• [PROBLEM DETAILS]:
Every line of the listing belongs in your answer exactly as written; the images do not.

##### DATA BLOCK #####

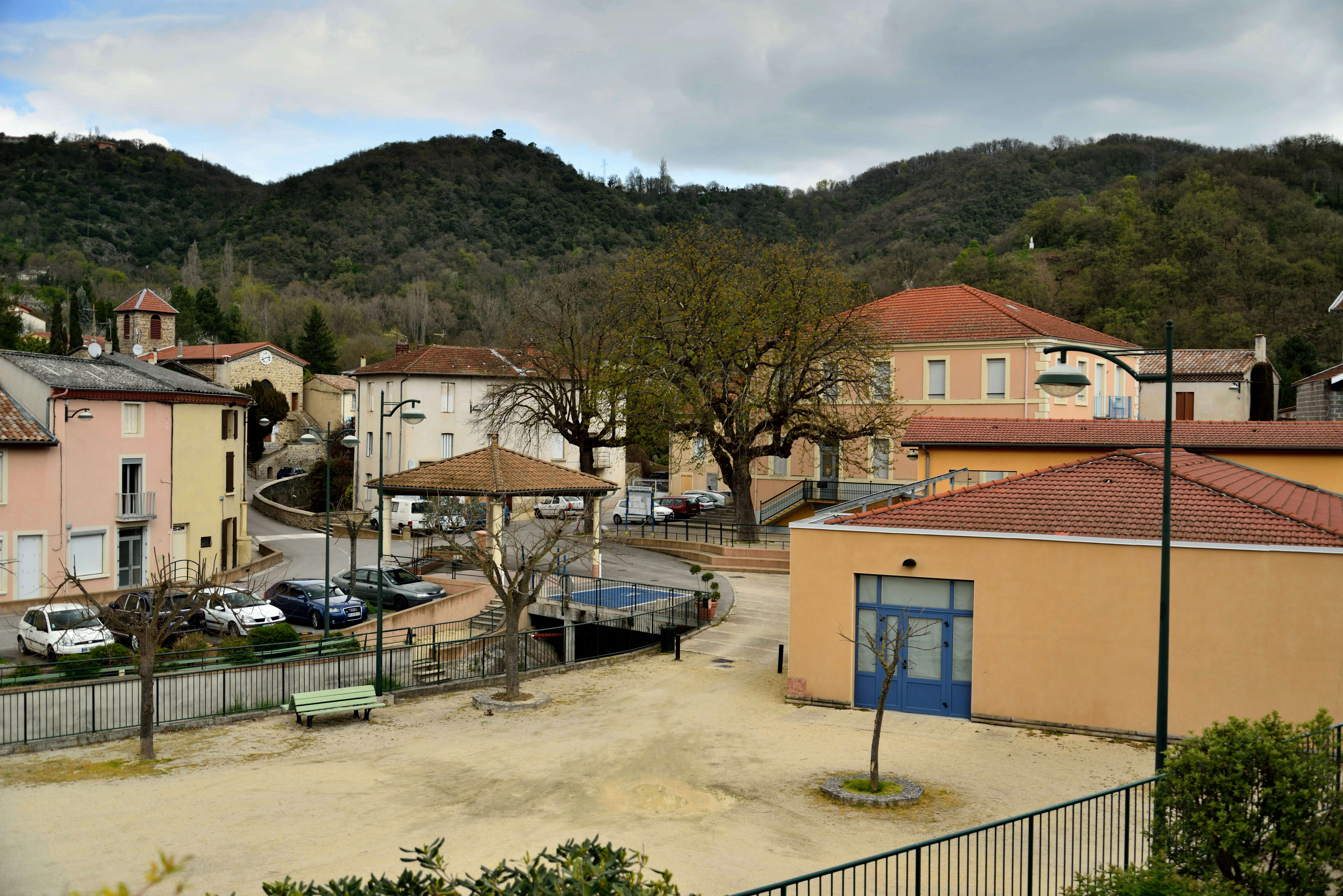 Ponsas
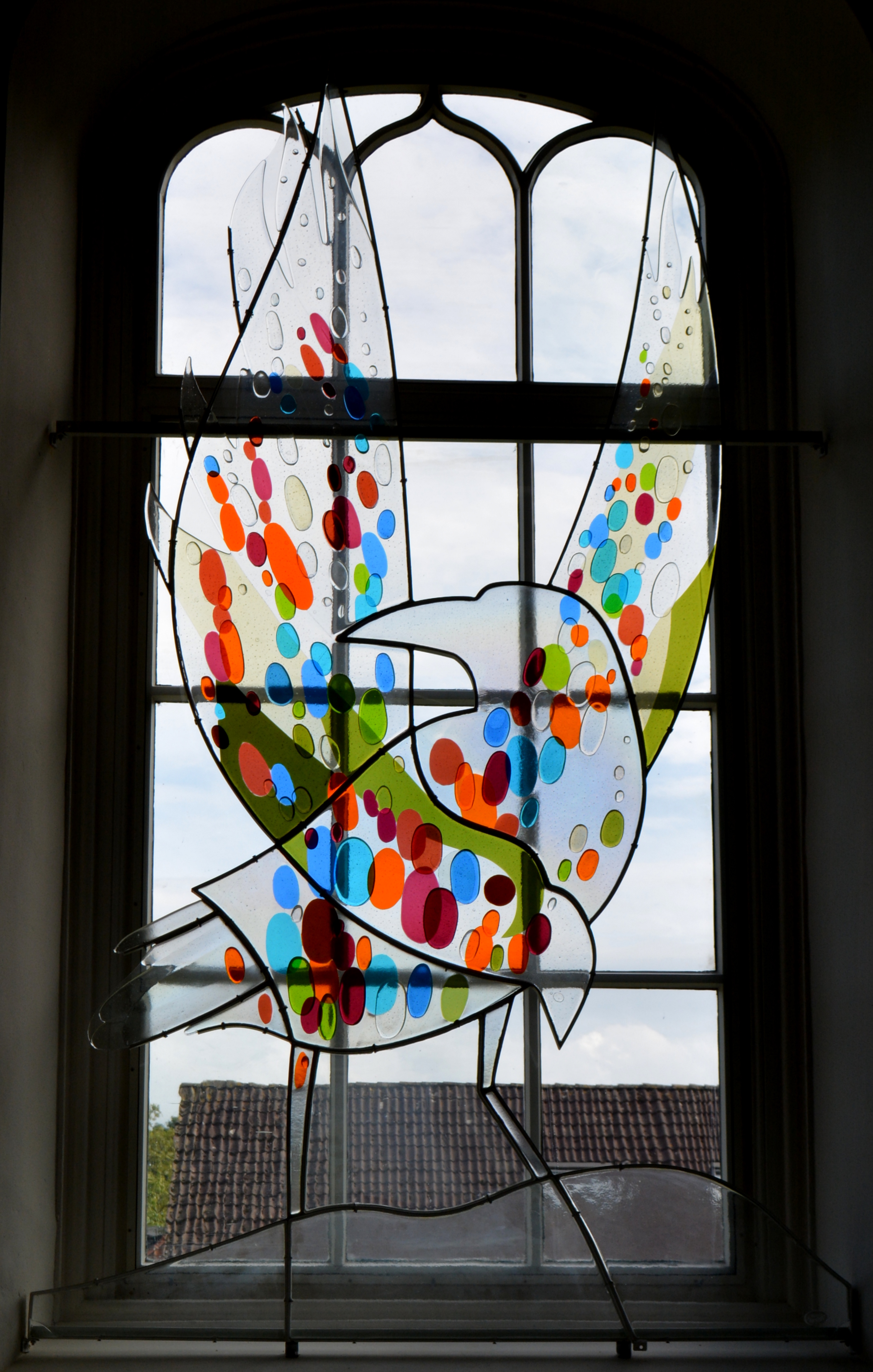 Reduzum, Vincentiustsjerke, Vincentiusraam
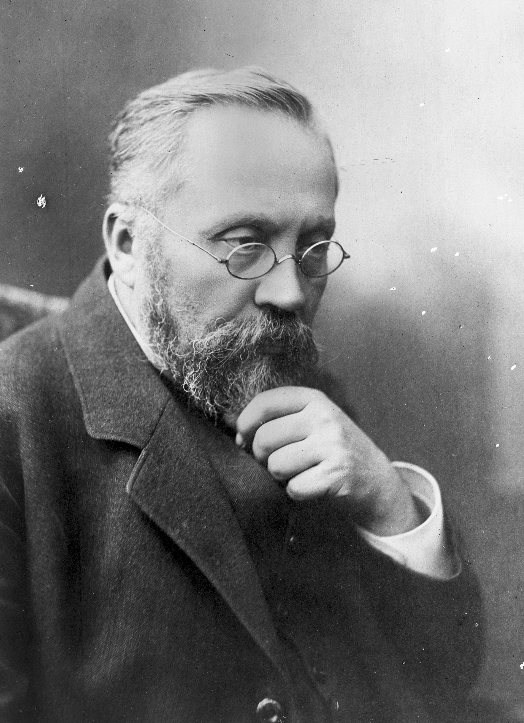 Портретна снимка на Наполеон Цибулски, полски лекар физиолог и университетски преподавател.

#####

• [EXERCISE RESULT]:
 Ponsas
 Reduzum, Vincentiustsjerke, Vincentiusraam
 Портретна снимка на Наполеон Цибулски, полски лекар физиолог и университетски преподавател.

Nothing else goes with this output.